Test Your Church

The questions are these: Is your church missional? How would you know? What are the elements that prove a church is missional?

Lots of folks claim the word “missional.” Some claim it with a robust theology — John Franke, Darrell Guder, David Fitch — while others claim the word who are little more than disaffected evangelicals burnt out on the megachurch or evangelical church. I joked the other day with David Fitch that some in the missional movement are more or less the libertarians (or anarchists) of the evangelicals. Some know far more what they are against than what they are for. I have said this before, I’ll say it again: when it comes to “missional” my ears are attuned not to those who talk about it but to those who are doing it. And doing it well. In other words, some in the missional movement are just carping about evangelicalism and not doing much to show a better way. Enough of that point.

Graham Hill, in the best book yet on missional ecclesiology, a book called Salt, Light, and a City, sketches how major theologians — across the whole spectrum — understand the church. Into that discussion Hill proposes what I will call some tests for your church to see if it is “missional.” What would you add? What are the key elements of a missional church?

1. Is your church “on mission”? I don’t mean does it have a missional statement, but is it really “on mission”? Or, put differently, does the church itself — pervasively — see itself as a church active in its mission?

2. Is it committed to the gospel of Jesus Christ and to the reliability and authority of Christian Scriptures? (p. 164).

3. Is it a church that embodies a contrast society? Or, from the other angle, is it worldly? Or, is it a sign of the kingdom?

4. Is it cultivating missional perspectives and postures? Or, does it see itself as part of post-Christendom or Christendom? Does it assume viability or does it need to prove itself?

5. Is it a “model” of what God is doing in this world? In other words, is your church being the church?

6. Is it hospitable?

7. Is it disciple-making?

8. Is it prophetic?

About Scot McKnight

Scot McKnight is a recognized authority on the New Testament, early Christianity, and the historical Jesus. McKnight, author of more than forty books, is the Professor of New Testament at Northern Seminary in Lombard, IL.

  • Adam

    My technical background is itching. Can we ask these questions in a double-blind format?

  • http://www.dennisredwards.com Dennis

    perhaps his #6 covers this (I’ll have to read the book), but I’d like to see some element of cross-cultural fellowship and witness be included. It’s hard for me to think of a community on a mission that doesn’t foster and encourage relationships among people of different ethnic groups and even socio-economic classes. Some churches that claim to be “missional” — at least from what i see in our American context — are pretty homogeneous.
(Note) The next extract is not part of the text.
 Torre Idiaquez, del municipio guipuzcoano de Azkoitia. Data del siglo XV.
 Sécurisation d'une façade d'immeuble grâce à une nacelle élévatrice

Even when there may appear to be a diverse group of people in the worship setting, the question remains whether people are sharing life together beyond Sunday, and if the apparent diversity of a Sunday “snapshot” really reflects people from different backgrounds and cultures.

  • http://www.thethousandmarch.com Nathan Willard

    First of all, my Church which is the universal communion of saints can’t be anything but “missional”.

    However, problems arise when we start asking if the institutional “church” we participate in is “missional”. I believe it is by nature impossible for an institution to be missional, it is only possible for the people who make up that institution to be missional. Those people will be missional in a variety of ways that are difficult if not impossible to measure, it will be organic – not centrally planned by the institution. When we starting asking if our church is missional then we will most likely only measure the activity organized through the institution and pressure will be put on members to primarily take part in and financially support events and programs organized by that institution. Those who do not participate will be made to feel guilty for not being sufficiently missional. But this is really just the attractional model dressed slightly different. Now I don’t think there is anything wrong with an institution being attractional, they can’t be anything but attractional. But, we must remember there is a difference between the institutions and the role they have to play in the mission of the Church and the Church itself.

  • http://mattdabbs.wordpress.com/ Matt Dabbs

    The use of the word “missional” seems to be going down a similar path that “emerging/emergent” went down. People use the words to mean so many different things that the entire discussion gets all muddled up. I do think missional has a big advantage over the emerging conversation in that one can read the New Testament and readily identify the mission and message of Jesus and the early church and then see how well our priorities match up. You couldn’t really do that with emerging as that term was descriptive (just not on anything we could agree on) rather than prescriptive, like missional. There are a lot of good things going on and I am really excited to see people get more mission minded and put those thoughts and beliefs into action! Great questions.